[GIVEN INFORMATION Boundary: Start]
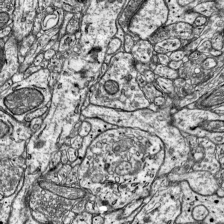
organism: Mouse
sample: Visual Cortex
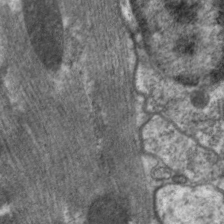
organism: C. elegans
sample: Pharynx
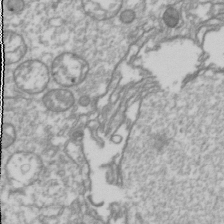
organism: Drosophila
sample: Cell division; meiosis; drosophila spermatocytes
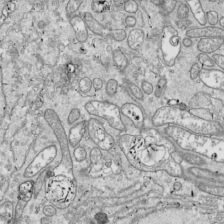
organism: Drosophila
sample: Cell division; meiosis; drosophila spermatocytes
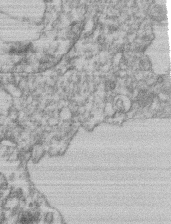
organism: Mouse
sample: T cell stromal cell synapse
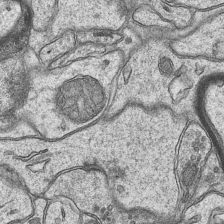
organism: Mouse
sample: CA1 Hippocampus
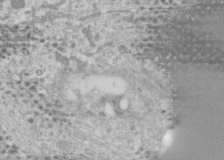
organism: Human
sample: Cilia; basal body in RPE cells
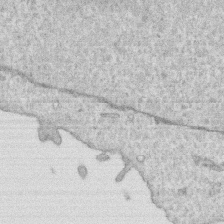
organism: Human
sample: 1205lu cells
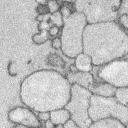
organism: Rabbit
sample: Retina
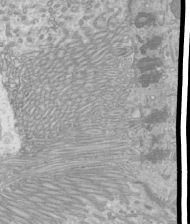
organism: Mouse
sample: Cilia; mouse epididymis
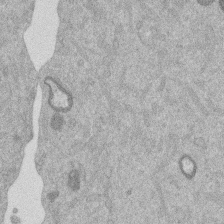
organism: Mouse
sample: Dividing mouse embryo 1 cell stage
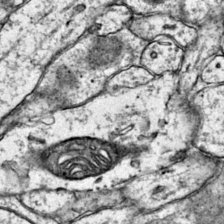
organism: Mouse
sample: Primary visual cortex
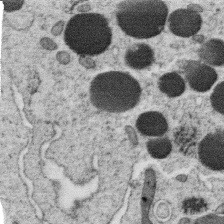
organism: C. elegans
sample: C. elegans oocyte; sperm cells
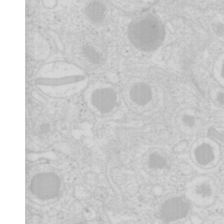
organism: Mouse
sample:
[GIVEN INFORMATION Boundary: End]
WORK ITEM: Please copy, exactly as written, the lines from the one that contains "sample: Cilia; mouse epididymis" through the end of the records, both ends included. Do not include the pictures.

RESULT:
sample: Cilia; mouse epididymis
organism: Mouse
sample: Dividing mouse embryo 1 cell stage
organism: Mouse
sample: Primary visual cortex
organism: C. elegans
sample: C. elegans oocyte; sperm cells
organism: Mouse
sample:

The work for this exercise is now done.